As it stands, Facebook has about 30 million businesses with active pages, up from 25 million the end of 2013. But of all those businesses, a "mere" million or so actually advertise on Facebook; something its Fit campaign hopes to remedy. But even a million small business customers can make an impact. Imagine if those million business customers spent only $50 a month, or $600 a year on Facebook ads? The result would be $600 million in annual revenue. By comparison, Twitter's recent "blowout quarter" included $312 million in revenue.
The potential of small businesses seems to have come to the attention of Twitter. In an effort to make placing an ad easier and more cost effective for small business owners, Twitter has changed its payment structure. The result is a much more flexible platform that gives owners, particularly small business owners, multiple ways to target and pay for ads.
A few concerns
Finding new and better ways to grow is a necessity, and Twitter's focus on small business is a step in the right direction, as Facebook can attest to. And it wasn't long ago Facebook was facing the same concerns as Twitter is: how to monetize its user base without altering the experience and causing a mass defection.
The quickest way to upset users is to inundate them with ads. Sure more ads mean more revenue, but making the experience less appealing could backfire in a big way. Especially considering the majority of Tweets are sent with a small-screen, mobile device. Facebook faced the same concerns, but was able to use its reams of data to deliver results to its ad customers, who willingly pay more per spot.
Twitter's user engagement continues to raise questions, too. According to a study earlier this year, there are a number of folks who've signed up for Twitter but found it too cumbersome, became overwhelmed with tweets that aren't relevant, and nearly 70% of the users who aren't active simply forgot about it. Making the Twitter experience better is an on-going battle, particularly doing so while still growing. But changing things too much, by inundating users with more ads for example, could add fuel to the user engagement fire.
Follow the leader
Targeting small business isn't the first time Twitter followed on the heels of Facebook. When Twitter announced it was rolling out mobile app install ads earlier this year, Facebook was already up and running. Mobile app install ads give developers the ability to sell ads within Twitter's app. The feature has been a boon for Facebook, generating nearly $1 billion in revenue.

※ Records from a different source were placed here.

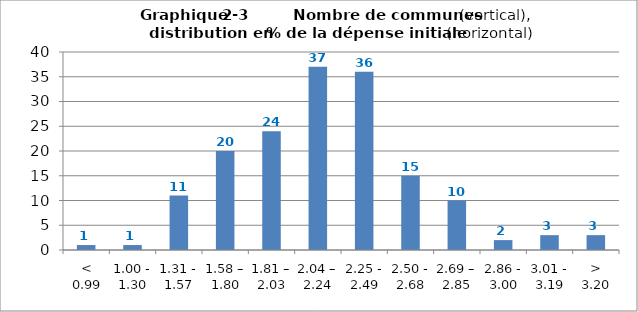
| Category | en % de la dépense initiale |
|---|---|
| < 0.99 | 1 |
| 1.00 - 1.30 | 1 |
| 1.31 - 1.57 | 11 |
| 1.58 – 1.80 | 20 |
| 1.81 – 2.03 | 24 |
| 2.04 – 2.24 | 37 |
| 2.25 - 2.49 | 36 |
| 2.50 - 2.68 | 15 |
| 2.69 – 2.85 | 10 |
| 2.86 - 3.00 | 2 |
| 3.01 - 3.19 | 3 |
| > 3.20 | 3 |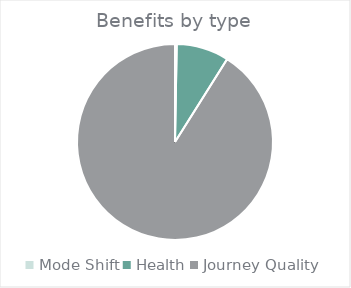
| Category | Series 0 |
|---|---|
| Mode Shift | 10.159 |
| Health | 315.548 |
| Journey Quality | 3319.614 |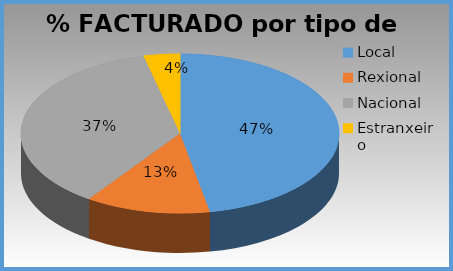
| Category | % facturado |
|---|---|
| Local | 0.47 |
| Rexional | 0.127 |
| Nacional | 0.366 |
| Estranxeiro | 0.037 |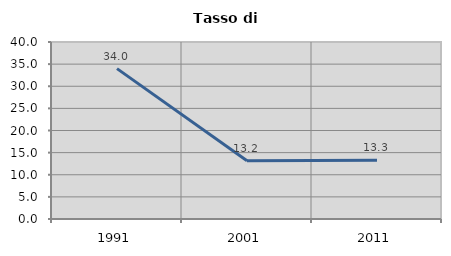
| Category | Tasso di disoccupazione   |
|---|---|
| 1991.0 | 33.981 |
| 2001.0 | 13.165 |
| 2011.0 | 13.271 |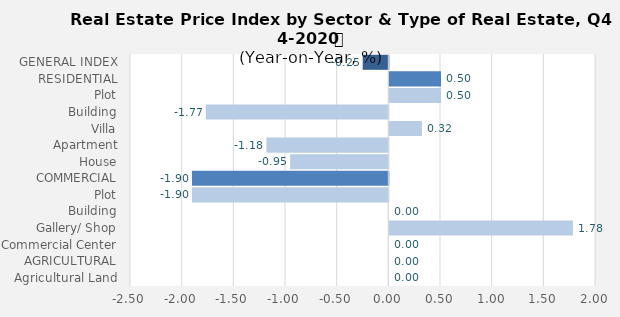
| Category | Q4- 2019 |
|---|---|
| GENERAL INDEX | -0.248 |
| RESIDENTIAL | 0.5 |
| Plot | 0.5 |
| Building | -1.766 |
| Villa | 0.316 |
| Apartment | -1.18 |
| House | -0.95 |
| COMMERCIAL | -1.9 |
| Plot | -1.9 |
| Building | 0 |
| Gallery/ Shop | 1.777 |
| Commercial Center | 0 |
| AGRICULTURAL | 0 |
| Agricultural Land | 0 |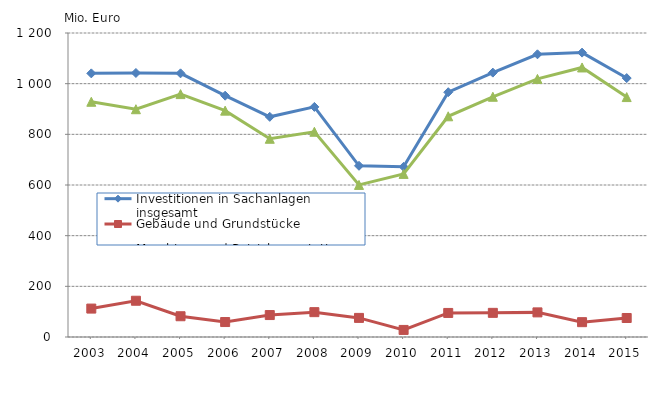
| Category | Investitionen in Sachanlagen insgesamt | Gebäude und Grundstücke | Maschinen und Betriebsausstattung |
|---|---|---|---|
| 2003.0 | 1040.673 | 112.131 | 928.542 |
| 2004.0 | 1042.199 | 143.092 | 899.107 |
| 2005.0 | 1040.771 | 81.943 | 958.828 |
| 2006.0 | 952.585 | 59.05 | 893.535 |
| 2007.0 | 869.086 | 86.618 | 782.467 |
| 2008.0 | 908.294 | 98.112 | 810.182 |
| 2009.0 | 675.811 | 75.418 | 600.393 |
| 2010.0 | 671.734 | 27.895 | 643.839 |
| 2011.0 | 966.215 | 94.98 | 871.235 |
| 2012.0 | 1043.637 | 95.334 | 948.303 |
| 2013.0 | 1115.956 | 97.198 | 1018.758 |
| 2014.0 | 1122.553 | 58.555 | 1063.999 |
| 2015.0 | 1022.095 | 75.015 | 947.081 |

Twitter knows a good thing when it sees it, which is why it's also testing out video ads, just as Facebook has been doing for some time now. Facebook's not quite ready to pull the wrapping of its video ads for mainstream users, but that's expected to happen sooner as opposed to later. Though a bit late to the video party, Twitter's wise to explore what is expected to be a nearly $6 billion market this year.
Final Foolish thoughts
Twitter fans can breathe a sigh of relief after a solid second quarter, and many likely did. But in a world of "what have you done for me lately," Twitter is wise to keep focused on what it can do next to drive growth. But Twitter should make sure the work being done to appease Wall Street doesn't have the opposite effect on its users. And you can be sure cluttering up Twitter with more ads would do just that.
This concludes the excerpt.